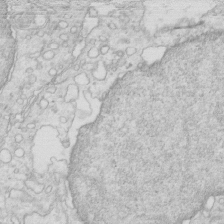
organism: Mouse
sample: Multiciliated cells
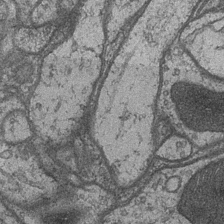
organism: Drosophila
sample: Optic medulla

...

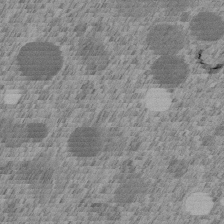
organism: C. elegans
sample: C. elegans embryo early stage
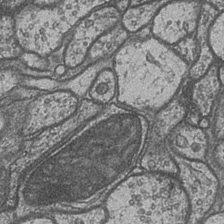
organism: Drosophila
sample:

...

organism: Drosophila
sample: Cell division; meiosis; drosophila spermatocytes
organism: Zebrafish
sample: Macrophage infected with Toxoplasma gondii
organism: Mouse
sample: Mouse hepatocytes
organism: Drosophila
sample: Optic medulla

▶ _YOUR ASSIGNMENT_
Extract every line above containing the word "sample".

▶ _ANSWER SECTION_
sample: Multiciliated cells
sample: Optic medulla
sample: C. elegans embryo early stage
sample:
sample: Cell division; meiosis; drosophila spermatocytes
sample: Macrophage infected with Toxoplasma gondii
sample: Mouse hepatocytes
sample: Optic medulla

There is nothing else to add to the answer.